Our energy, information, and transportation networks are even more complex than a Boeing 777 and have not yet reached the same level of reliability.  Electric power systems are reliable enough that we generally take them for granted until a multimillion customer, multibillion-dollar outage reminds us that this is naïve.  Other dramatic failures in power, communication, transportation, and space systems, ecological problems, and the presence of auto-immune diseases and cancer remind us that this robustness cannot be taken for granted.  Major success stories, such as the Internet, VLSI design, and the Boeing 777, have been the result of highly structured and systematic processes, with an almost obsessive attention to robustness.  These experiences are suggestive and the details are often poorly understood, but they only hint at the kind of the highly heterogeneous, nonlinear, dynamic, interconnected, integrated networks that are coming.  A robustness perspective is particularly important in this era of exploding technological complexity and the "better, cheaper, faster" world of virtual prototyping.  And any future golden age of biology is certain to depend as much on understanding systems as on understanding their components.

The highly differential robustness of both biological and engineering systems is not accidental, but is one example of an inherent property of interconnected complex systems.  By differential robustness we mean that insensitivity to certain uncertainties, hopefully the most likely, is obtained at the expense of increased sensitivity to other uncertainties, hopefully unlikely.  Thus designers of modern high performance systems must accept hypersensitivity to the extremely unlikely in return for insensitivity to common uncertainties, and this tradeoff drives the introduction of increasing complexity.  Although the subject is in its infancy, there are even conservation laws associated with robustness and uncertainty management in complex systems that are becoming more important than more familiar limitations due to conservation of mass and energy, speed of light, quanta, entropy, information, and computation. Indeed, many complex systems concepts implicitly assume the equivalent of a perpetual motion machine, but now with respect to robustness and information, rather than energy.
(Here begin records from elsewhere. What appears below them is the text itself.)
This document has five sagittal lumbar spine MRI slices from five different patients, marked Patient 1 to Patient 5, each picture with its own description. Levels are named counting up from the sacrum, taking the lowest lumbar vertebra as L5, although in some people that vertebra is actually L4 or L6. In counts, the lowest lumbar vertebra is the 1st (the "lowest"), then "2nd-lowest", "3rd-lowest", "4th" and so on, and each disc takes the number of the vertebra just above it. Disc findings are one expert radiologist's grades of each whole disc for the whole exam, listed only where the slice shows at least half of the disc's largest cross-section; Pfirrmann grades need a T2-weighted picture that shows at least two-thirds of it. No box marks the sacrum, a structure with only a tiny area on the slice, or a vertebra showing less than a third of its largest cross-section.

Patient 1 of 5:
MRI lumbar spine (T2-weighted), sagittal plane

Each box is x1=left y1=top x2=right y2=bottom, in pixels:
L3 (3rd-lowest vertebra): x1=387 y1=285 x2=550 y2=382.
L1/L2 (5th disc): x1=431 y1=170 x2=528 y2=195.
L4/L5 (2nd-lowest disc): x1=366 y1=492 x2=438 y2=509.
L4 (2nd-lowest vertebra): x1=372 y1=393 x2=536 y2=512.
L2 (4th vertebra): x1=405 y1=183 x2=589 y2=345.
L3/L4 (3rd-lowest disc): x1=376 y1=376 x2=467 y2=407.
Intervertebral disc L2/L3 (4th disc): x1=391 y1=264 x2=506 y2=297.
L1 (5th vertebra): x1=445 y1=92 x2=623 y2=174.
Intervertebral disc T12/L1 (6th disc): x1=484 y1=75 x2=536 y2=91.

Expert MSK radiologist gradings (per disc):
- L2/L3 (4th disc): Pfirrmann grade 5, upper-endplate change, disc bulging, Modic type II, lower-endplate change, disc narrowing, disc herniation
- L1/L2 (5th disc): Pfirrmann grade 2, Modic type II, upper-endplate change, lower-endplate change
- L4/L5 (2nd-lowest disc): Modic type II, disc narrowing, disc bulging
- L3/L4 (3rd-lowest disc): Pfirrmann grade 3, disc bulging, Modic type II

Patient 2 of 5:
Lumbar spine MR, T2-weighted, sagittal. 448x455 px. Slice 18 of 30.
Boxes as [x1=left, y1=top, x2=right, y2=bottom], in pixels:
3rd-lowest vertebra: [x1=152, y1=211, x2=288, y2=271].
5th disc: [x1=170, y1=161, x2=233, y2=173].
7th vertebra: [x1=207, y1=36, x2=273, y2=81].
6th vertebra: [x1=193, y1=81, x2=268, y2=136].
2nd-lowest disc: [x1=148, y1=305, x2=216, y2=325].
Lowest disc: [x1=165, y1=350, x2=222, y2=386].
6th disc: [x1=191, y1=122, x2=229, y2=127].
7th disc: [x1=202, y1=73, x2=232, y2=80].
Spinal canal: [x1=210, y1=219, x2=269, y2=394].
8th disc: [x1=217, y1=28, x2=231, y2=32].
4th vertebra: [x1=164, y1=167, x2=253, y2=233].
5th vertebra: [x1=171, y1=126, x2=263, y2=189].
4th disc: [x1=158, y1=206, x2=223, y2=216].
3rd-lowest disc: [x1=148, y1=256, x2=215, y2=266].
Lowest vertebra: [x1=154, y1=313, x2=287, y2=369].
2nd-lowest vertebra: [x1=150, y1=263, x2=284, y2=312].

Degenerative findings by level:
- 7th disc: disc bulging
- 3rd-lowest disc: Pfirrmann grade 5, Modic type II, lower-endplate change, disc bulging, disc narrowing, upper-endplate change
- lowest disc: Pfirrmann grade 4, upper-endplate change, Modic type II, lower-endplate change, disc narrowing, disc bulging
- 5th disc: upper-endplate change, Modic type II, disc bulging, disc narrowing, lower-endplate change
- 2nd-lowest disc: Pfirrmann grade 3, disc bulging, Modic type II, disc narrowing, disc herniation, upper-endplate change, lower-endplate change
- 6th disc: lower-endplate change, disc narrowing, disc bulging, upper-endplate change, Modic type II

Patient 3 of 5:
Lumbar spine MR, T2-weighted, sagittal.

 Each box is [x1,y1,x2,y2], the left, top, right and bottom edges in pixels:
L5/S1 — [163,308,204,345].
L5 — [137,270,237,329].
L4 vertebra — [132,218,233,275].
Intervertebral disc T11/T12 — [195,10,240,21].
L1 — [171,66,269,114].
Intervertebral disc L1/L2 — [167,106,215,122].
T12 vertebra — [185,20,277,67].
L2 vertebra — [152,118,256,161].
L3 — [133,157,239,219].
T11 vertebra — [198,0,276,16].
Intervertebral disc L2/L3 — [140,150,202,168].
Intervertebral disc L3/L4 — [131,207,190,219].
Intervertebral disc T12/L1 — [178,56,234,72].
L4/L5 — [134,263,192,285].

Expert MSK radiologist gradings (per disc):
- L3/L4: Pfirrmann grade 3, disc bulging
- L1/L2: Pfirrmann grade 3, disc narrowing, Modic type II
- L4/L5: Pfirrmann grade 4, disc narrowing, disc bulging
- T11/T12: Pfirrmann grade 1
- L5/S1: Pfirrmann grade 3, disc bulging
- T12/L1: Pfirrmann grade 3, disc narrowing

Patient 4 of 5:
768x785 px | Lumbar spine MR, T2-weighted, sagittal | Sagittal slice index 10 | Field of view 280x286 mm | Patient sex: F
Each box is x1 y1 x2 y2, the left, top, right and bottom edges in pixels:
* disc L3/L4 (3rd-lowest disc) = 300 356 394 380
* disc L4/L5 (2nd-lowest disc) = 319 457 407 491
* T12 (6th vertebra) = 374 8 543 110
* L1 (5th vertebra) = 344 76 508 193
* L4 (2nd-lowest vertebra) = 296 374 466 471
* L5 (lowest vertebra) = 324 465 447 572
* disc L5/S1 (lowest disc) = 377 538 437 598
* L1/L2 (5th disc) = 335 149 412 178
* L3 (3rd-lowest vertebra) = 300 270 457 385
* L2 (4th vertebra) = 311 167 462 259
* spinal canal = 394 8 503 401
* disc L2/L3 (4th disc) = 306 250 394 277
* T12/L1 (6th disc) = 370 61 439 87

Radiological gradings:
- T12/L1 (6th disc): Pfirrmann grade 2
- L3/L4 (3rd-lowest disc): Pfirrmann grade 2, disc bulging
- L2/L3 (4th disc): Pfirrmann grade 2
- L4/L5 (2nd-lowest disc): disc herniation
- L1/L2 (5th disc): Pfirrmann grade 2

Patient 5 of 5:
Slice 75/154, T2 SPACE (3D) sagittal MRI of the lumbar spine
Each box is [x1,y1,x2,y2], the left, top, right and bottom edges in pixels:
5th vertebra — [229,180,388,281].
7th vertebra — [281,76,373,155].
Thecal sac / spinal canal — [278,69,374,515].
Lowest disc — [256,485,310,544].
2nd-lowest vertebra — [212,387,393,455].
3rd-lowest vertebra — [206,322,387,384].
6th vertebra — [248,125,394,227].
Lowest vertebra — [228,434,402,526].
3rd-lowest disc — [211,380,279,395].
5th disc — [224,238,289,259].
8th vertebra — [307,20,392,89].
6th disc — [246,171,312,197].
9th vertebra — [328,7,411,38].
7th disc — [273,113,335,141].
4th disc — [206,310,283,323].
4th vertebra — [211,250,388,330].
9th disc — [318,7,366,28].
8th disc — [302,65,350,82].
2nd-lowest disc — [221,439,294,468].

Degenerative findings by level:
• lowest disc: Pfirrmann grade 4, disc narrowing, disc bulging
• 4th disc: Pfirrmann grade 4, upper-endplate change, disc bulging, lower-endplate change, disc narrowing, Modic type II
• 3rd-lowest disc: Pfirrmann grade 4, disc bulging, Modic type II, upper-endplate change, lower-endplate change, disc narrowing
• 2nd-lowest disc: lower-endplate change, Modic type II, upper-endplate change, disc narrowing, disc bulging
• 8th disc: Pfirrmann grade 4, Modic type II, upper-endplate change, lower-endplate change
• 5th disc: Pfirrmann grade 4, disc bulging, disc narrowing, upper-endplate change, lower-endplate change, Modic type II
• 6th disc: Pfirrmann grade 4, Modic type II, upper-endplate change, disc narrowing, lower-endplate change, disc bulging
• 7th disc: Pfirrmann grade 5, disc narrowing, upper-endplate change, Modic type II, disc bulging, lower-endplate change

Complex systems engineering, and in particular, robustness and uncertainty management, is becoming the central issue throughout technology.  But it is in the biological sciences that a theory of uncertainty management promises to have even more revolutionary impact, and there is a need for the creation of an entirely new discipline focused on theory and its application to real complex technological and biological systems. Example applications include control of cellular processes through signal transduction and cell surface receptors, and the interaction of mechanics and biochemistry in developmental dynamics, and in the movement of macromolecules, cells, and tissues.  Engineering applications including robustness and reliability in complex energy, information, and transportation networks.  A central theme will be a theoretical foundation for the "better, cheaper, faster" movement in engineering design.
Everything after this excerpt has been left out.